„Das Pendel schlägt zurück“

Firmen in Familienhand sind sozialer orientiert als Großkonzerne. Nur hindern sie interne Streitigkeiten daran, ihre Potenziale auch zu vermarkten, sagt Unternehmensforscher Knut Lange

INTERVIEW: SVEN PRANGE

taz: Herr Lange, nachdem Familienunternehmen Jahre lang als altbacken abgetan worden sind, haben sie spätestens seit der Heuschreckendebatte wieder einen guten Ruf. Zu Recht?

Knut Lange: In der Tat, jetzt schwingt das Pendel zurück. Die großen Konzerne mit ihrem Shareholder-Value-Gedanken gelten nicht mehr als zukunftsfähig. Dagegen versuchen Familienunternehmen häufig noch, sozial zu agieren.

Über wen sprechen wir eigentlich, wenn wir Familienunternehmen sagen? Letztlich ist etwa ein Großkonzern wie Bertelsmann, Dr. Oetker oder die WAZ genauso in Familienhänden wie der Mittelständler um die Ecke.

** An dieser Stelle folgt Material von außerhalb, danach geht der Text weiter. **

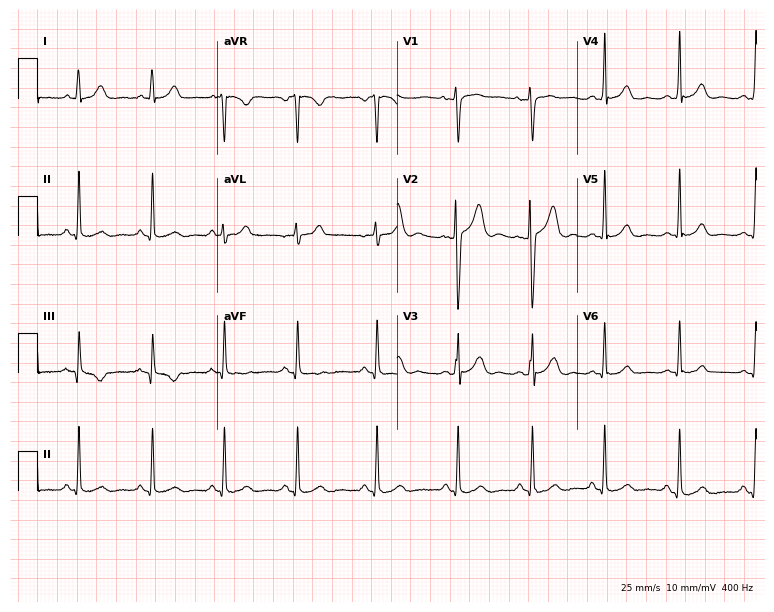
Resting 12-lead electrocardiogram. Patient: a female, 18 years old. None of these six findings is recorded: first-degree AV block, right bundle branch block, left bundle branch block, sinus bradycardia, atrial fibrillation, sinus tachycardia.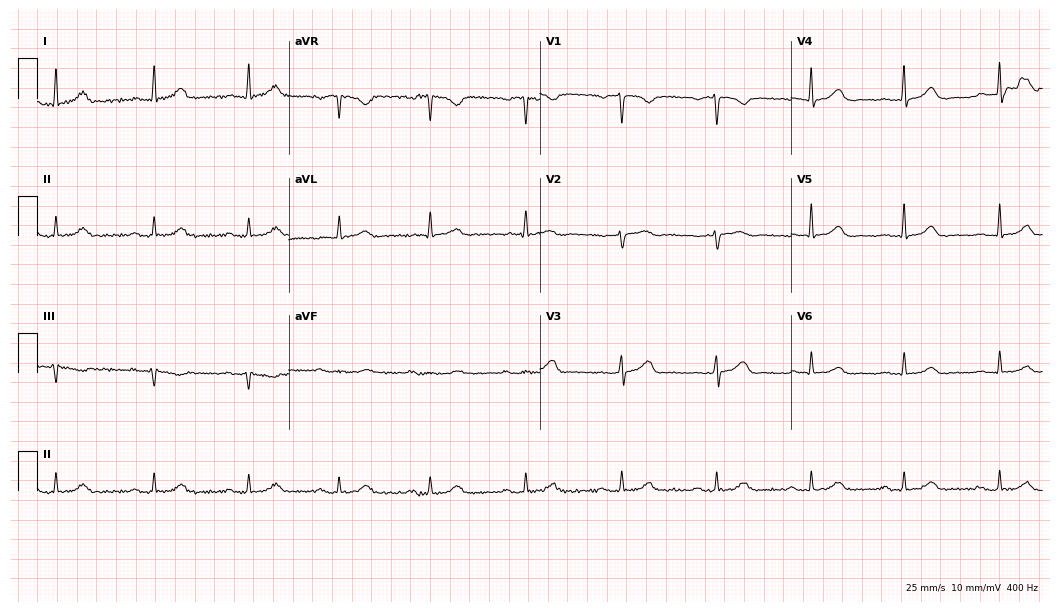
Resting 12-lead electrocardiogram. Patient: a female, 38 years old. The tracing shows first-degree AV block.

Familienunternehmen heißt nicht gleich Mittelstand. Das können sowohl echte Konzerne als auch ganz kleine Betriebe sein. Familienunternehmen beschreibt keine Größe. Dennoch gibt es Spezifika, die alle Familienunternehmen vereinen.

Zum Beispiel?

Die Masse hat Nachfolgesorgen, viele haben Probleme, Finanzquellen aufzutun oder junge, erfolgreiche Hochschulabsolventen zu finden. Dazu können Probleme in der Familie auf das Unternehmen durchschlagen.

Die zwischenmenschlichen Beziehungen in einer Familie haben neben dem Vorteil der Nähe auch den Nachteil, dass sich Familienspannungen auf das Geschäft auswirken.

Bei großen Familien entstehen immer Spannungen, die das Unternehmen gefährden. Die sitzen auf Goldklumpen und kommen da aber nicht ran, wenn sich nicht alle einig sind, das Unternehmen zu verkaufen. Sie müssen lernen, ihre Familie zu managen, sonst fliegt das Unternehmen auseinander. Bei Bertelsmann zum Beispiel konnte man das zuletzt sehen: Da stirbt der Besitzer, dann wird von der Erbin der Manager entlassen und der gesamte Konzern anders ausgerichtet.

Wie Bertelsmann gelten Familienunternehmen vom alten Schlag als autoritär geführt, unbeweglich und konservativ. Stimmt das?

Viele Familienunternehmen sind noch sehr patriarchalisch geführt. Oft tritt aber erst jetzt die erste Generation nach dem Krieg ab, die waren sehr bodenständig und autoritär. Die Jüngeren sind anders, die haben studiert, waren zum Teil im Ausland, da gibt es die Bereitschaft zur Veränderung.

Ist es an Rhein und Ruhr schwieriger, einen kleinen Markennamen aufzubauen als im Sauerland oder in Baden-Württemberg? Hier ziehen die Großkonzerne doch alle Aufmerksamkeit auf sich

Auch im Ruhrgebiet sind viele Familienunternehmen. Aber natürlich müssen die viel mehr um öffentliche Aufmerksamkeit buhlen, als einer auf der Schwäbischen Alb, der dort größter Arbeitgeber im Städtchen ist.

Viele Unternehmer aus dem Mittelstand klagen über die hohen Kosten in Deutschland. Zu Recht?

Der deutsche Mittelstand ist generell zu finanzschwach. Die Steuerpolitik hat es zu lange als nicht attraktiv angesehen, wenn Geld im Unternehmen bleibt. Wir haben eine zu geringe Eigenkapitalquote. Jede Menge politische Rahmenbedingungen könnten verbessert werden, rot-grün hat Politik für das internationale Großkapital gemacht. Das liegt auch daran, dass die meisten Politiker das normale Familienunternehmen gar nicht kennen.

Also das Familienunternehmen als tragisches Opfer der Globalisierung?

Nein. Sie tragen da zum Teil auch selbst Schuld dran. Die Unternehmen müssen sich besser aufstellen. Der Firmenchef alter Schule etwa hat in der Regel ein unterentwickeltes Controlling. Das kann man sich nicht mehr leisten. Dazu müssen sie flexibler werden, sich neue Finanzquellen zu erschließen. Die Angst vor Private Equity ist übertrieben.